Are small-time scofflaws off the hook? Port Angeles to stop taking minor felony cases referred from county

By Jeremy Schwartz
Peninsula Daily News

PORT ANGELES — As of next Tuesday, the City Attorney’s Office will no longer accept minor felony criminal cases, such as some property crimes and drug cases, that are referred from the Clallam County Prosecuting Attorney’s Office, the city’s chief financial officer said this week.

Mark Nichols, chief deputy Clallam County prosecuting attorney, said Wednesday that Port Angeles declining to hear a case could potentially result in it not being prosecuted, though that would ultimately be up to the city.

“The practical effect is that there may not be a prosecution as to certain offenders,” Nichols said.

Byron Olson told City Council members during a budget work session that “felony diversions” — low-level felony cases within the city limit that the county prosecutor’s office turns over to the city attorney to be handled as misdemeanors — are one of the main reasons the city’s criminal justice costs have increased by more than $200,000 since 2010.

City Manager Dan McKeen has said in past budget workshops that the city’s general fund can no longer support rising criminal justice costs.

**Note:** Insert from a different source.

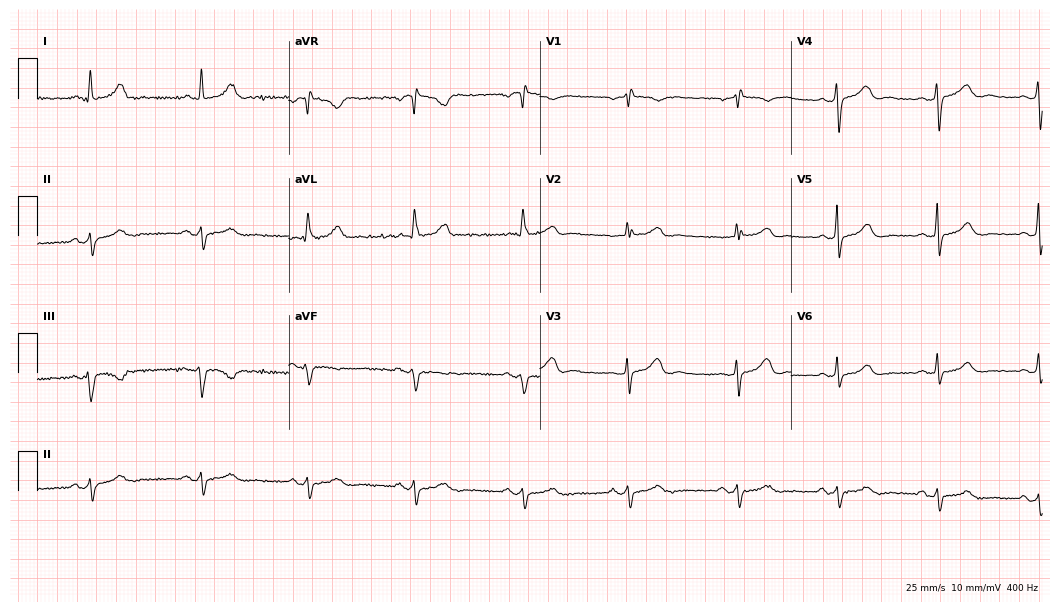
Electrocardiogram, a 34-year-old female patient. Of the six screened findings (first-degree AV block, right bundle branch block (RBBB), left bundle branch block (LBBB), sinus bradycardia, atrial fibrillation (AF), sinus tachycardia), none is recorded.

Those costs, which include district court administrative costs and money to pay for public defenders, rose 21.6 percent from about $837,000 in 2011 to roughly $1.02 million last year.

Nichols said city officials have met about these concerns with the Prosecuting Attorney’s Office, which is itself dealing with shrinking resources.

“The county can identify with the dilemma facing the city,” Nichols said.

Nichols said the city does have the ability to decline to hear diverted cases, just as the county can send them to the city in the first place.

Staff in the City Attorney’s Office started tracking how many criminal cases had been deferred from the county in the latter part of 2011, City Attorney Bill Bloor has said.

During that time, 59 cases were deferred as misdemeanors and thereby made the city’s responsibility, Bloor said.

The city handled 930 total criminal cases in 2011, according to figures from the Attorney’s Office.

In 2012, Bloor said the city handled 128 deferred cases, or 15 percent of the total 838 criminal cases it worked through that year.

Figures for 2013 were not immediately available.